Wang Xiaohu, Zhang Suo, Chen Yi, He Longying, Ren Yongmei, Zhang Zhen, Li Juan, Zhang Shiqing
School of Intelligent Manufacturing and Mechanical Engineering, Hunan Institute of Technology, Hengyang, 421002, Hunan, China.
School of Electrical and Information Engineering, Hunan Institute of Technology, Hengyang, 421002, Hunan, China.
Sci Rep. 2024 Aug 1;14(1):17841. doi: 10.1038/s41598-024-68874-x.

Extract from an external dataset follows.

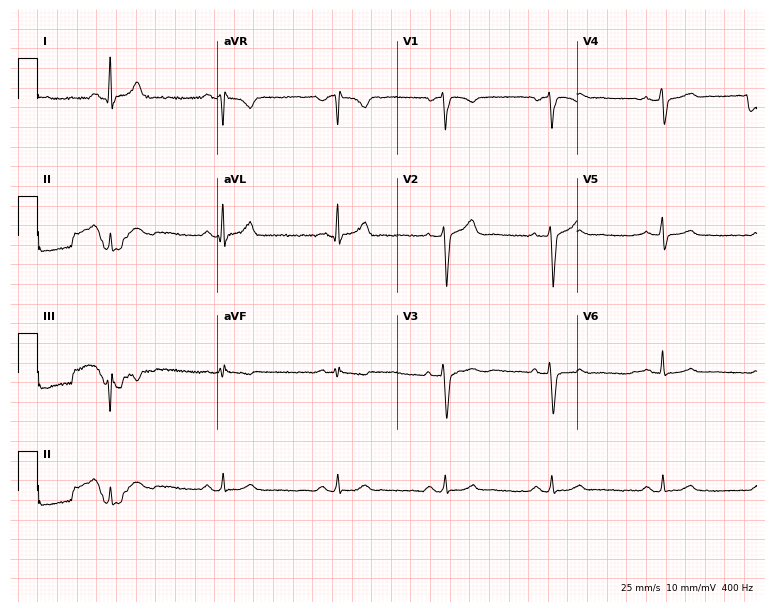
Standard 12-lead ECG recorded from a 41-year-old male. Read as a normal ECG.

The precise forecasting of air quality is of great significance as an integral component of early warning systems. This remains a formidable challenge owing to the limited information of emission source and the considerable uncertainties inherent in dynamic processes. To improve the accuracy of air quality forecasting, this work proposes a new spatiotemporal hybrid deep learning model based on variational mode decomposition (VMD), graph attention networks (GAT) and bi-directional long short-term memory (BiLSTM), referred to as VMD-GAT-BiLSTM, for air quality forecasting. The proposed model initially employ a VMD to decompose original PM data into a series of relatively stable sub-sequences, thus reducing the influence of unknown factors on model prediction capabilities. For each sub-sequence, a GAT is then designed to explore deep spatial relationships among different monitoring stations. Next, a BiLSTM is utilized to learn the temporal features of each decomposed sub-sequence. Finally, the forecasting results of each decomposed sub-sequence are aggregated and summed as the final air quality prediction results. Experiment results on the collected Beijing air quality dataset show that the proposed model presents superior performance to other used methods on both short-term and long-term air quality forecasting tasks.
作为预警系统的一个组成部分,空气质量的精确预测具有重要意义。由于排放源信息有限以及动态过程中存在的大量不确定性,这仍然是一个巨大的挑战。为了提高空气质量预测的准确性,这项工作提出了一种基于变分模态分解(VMD)、图注意力网络(GAT)和双向长短期记忆(BiLSTM)的新型时空混合深度学习模型,即VMD-GAT-BiLSTM,用于空气质量预测。所提出的模型首先采用VMD将原始PM数据分解为一系列相对稳定的子序列,从而减少未知因素对模型预测能力的影响。对于每个子序列,然后设计一个GAT来探索不同监测站之间的深度空间关系。接下来,利用BiLSTM学习每个分解子序列的时间特征。最后,将每个分解子序列的预测结果进行汇总并求和,作为最终的空气质量预测结果。在收集的北京空气质量数据集上的实验结果表明,所提出的模型在短期和长期空气质量预测任务上均表现出优于其他所用方法的性能。